L’alimentation est en pleine révolution. De plus en plus de consommateurs cherchent à redéfinir la façon dont ils se nourrissent pour être à la fois plus écolo, plus responsable, en meilleure santé… Par exemple, de nouveaux circuits de distribution se développent pour proposer des produits alimentaires alternatifs à ce qu’on trouve en grande surface : plus de produits écolo, plus de produits locaux.

Le « consommer local » devient d’ailleurs une vraie tendance auprès de certains consommateurs, qui se fournissent de plus en plus chez les producteurs régionaux, qui achètent uniquement du made in France. Bien souvent, l’argument de ces consommateurs est le suivant : consommer local, c’est bon pour la planète. Le problème, c’est que cette déclaration est loin d’être toujours vraie.

Consommer local, c’est consommer écologique ?

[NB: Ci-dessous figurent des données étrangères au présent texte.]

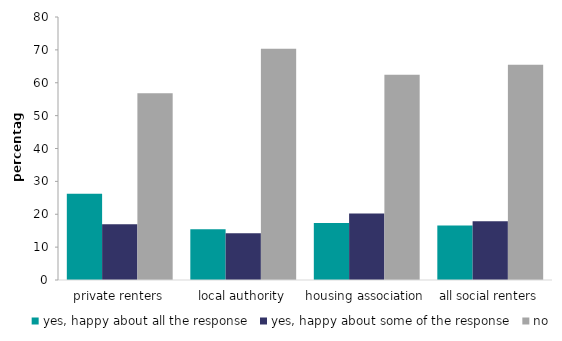
| Category | yes, happy about all the response | yes, happy about some of the response | no |
|---|---|---|---|
| private renters | 26.206 | 16.968 | 56.826 |
| local authority | 15.444 | 14.213 | 70.343 |
| housing association | 17.32 | 20.208 | 62.471 |
| all social renters | 16.596 | 17.896 | 65.508 |
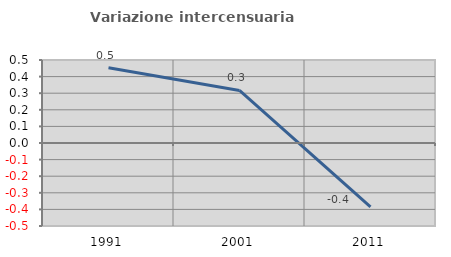
| Category | Variazione intercensuaria annua |
|---|---|
| 1991.0 | 0.454 |
| 2001.0 | 0.316 |
| 2011.0 | -0.385 |

Avant toute chose, il faut préciser que d’une manière générale, consommer local est souvent plus écologique. Lorsque l’on consomme un aliment produit localement, on évite de nombreuses pollutions inutiles : le transport notamment mais aussi la conservation. Si un produit a fait le tour du monde avant d’atterrir dans votre assiette, il y a de grande chance qu’il ait émis pas mal de CO2 sur le chemin, en étant transporté par avion, par cargo ou par camion. Par exemple, si l’on consomme 1 kg de carottes cultivées en Afrique du Sud, leur transport jusqu’à la France a émis environ 5 kg de CO2.

En plus de cela, il faut compter qu’à chaque fois que nous achetons un produit cultivé loin, ou à l’étranger, nous contribuons dans notre pays à l’augmentation du trafic routier (les camions de transport sur les routes), donc à la pollution de l’air aux particules fines, aux embouteillages, aux risques d’accidents de la route…

D’une manière générale, éviter de consommer des produits cultivés à l’étranger est donc une bonne manière de consommer un peu plus écolo. Mais ce n’est pas toujours le cas ! Comme toujours en matière environnementale, les choses sont parfois plus complexes qu’elles ne paraissent.

Pourquoi consommer local est parfois plus polluant ?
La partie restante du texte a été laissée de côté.